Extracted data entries
--------
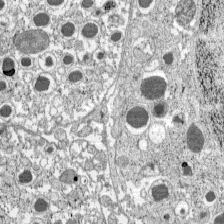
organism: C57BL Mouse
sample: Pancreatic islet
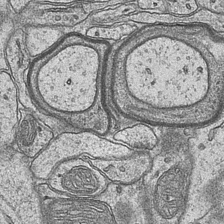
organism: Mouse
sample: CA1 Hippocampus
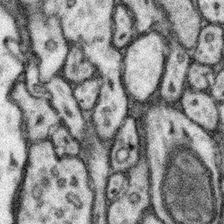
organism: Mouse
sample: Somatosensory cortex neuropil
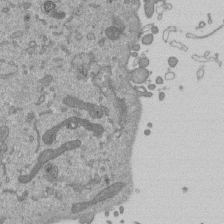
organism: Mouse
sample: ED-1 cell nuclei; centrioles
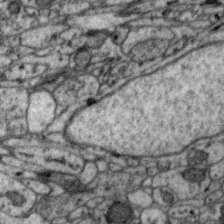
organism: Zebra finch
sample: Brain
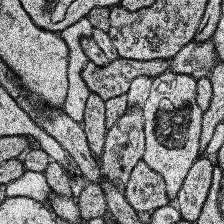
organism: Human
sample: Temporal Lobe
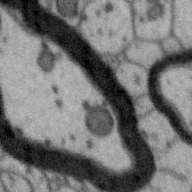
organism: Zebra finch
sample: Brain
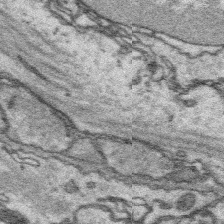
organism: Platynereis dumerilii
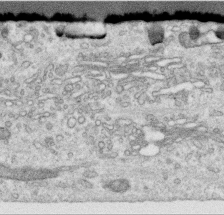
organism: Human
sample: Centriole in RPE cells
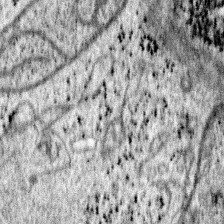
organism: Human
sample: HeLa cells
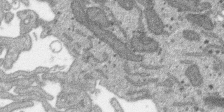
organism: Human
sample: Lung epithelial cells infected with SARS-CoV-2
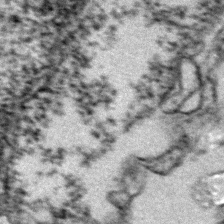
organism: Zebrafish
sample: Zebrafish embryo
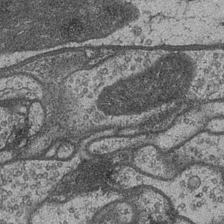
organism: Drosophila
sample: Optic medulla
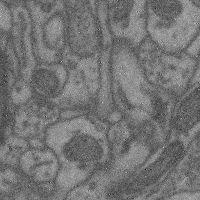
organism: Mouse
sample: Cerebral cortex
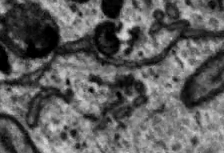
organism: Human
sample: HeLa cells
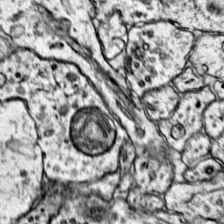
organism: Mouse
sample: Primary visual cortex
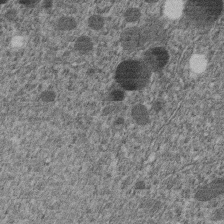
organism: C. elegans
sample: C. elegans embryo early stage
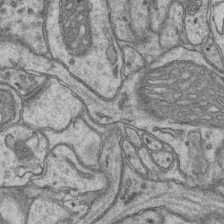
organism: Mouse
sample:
--------
Task statement: Reproduce all of the entries exactly as they appear, though any picture they include must be omitted.

Response:
organism: C57BL Mouse
sample: Pancreatic islet
organism: Mouse
sample: CA1 Hippocampus
organism: Mouse
sample: Somatosensory cortex neuropil
organism: Mouse
sample: ED-1 cell nuclei; centrioles
organism: Zebra finch
sample: Brain
organism: Human
sample: Temporal Lobe
organism: Zebra finch
sample: Brain
organism: Platynereis dumerilii
organism: Human
sample: Centriole in RPE cells
organism: Human
sample: HeLa cells
organism: Human
sample: Lung epithelial cells infected with SARS-CoV-2
organism: Zebrafish
sample: Zebrafish embryo
organism: Drosophila
sample: Optic medulla
organism: Mouse
sample: Cerebral cortex
organism: Human
sample: HeLa cells
organism: Mouse
sample: Primary visual cortex
organism: C. elegans
sample: C. elegans embryo early stage
organism: Mouse
sample:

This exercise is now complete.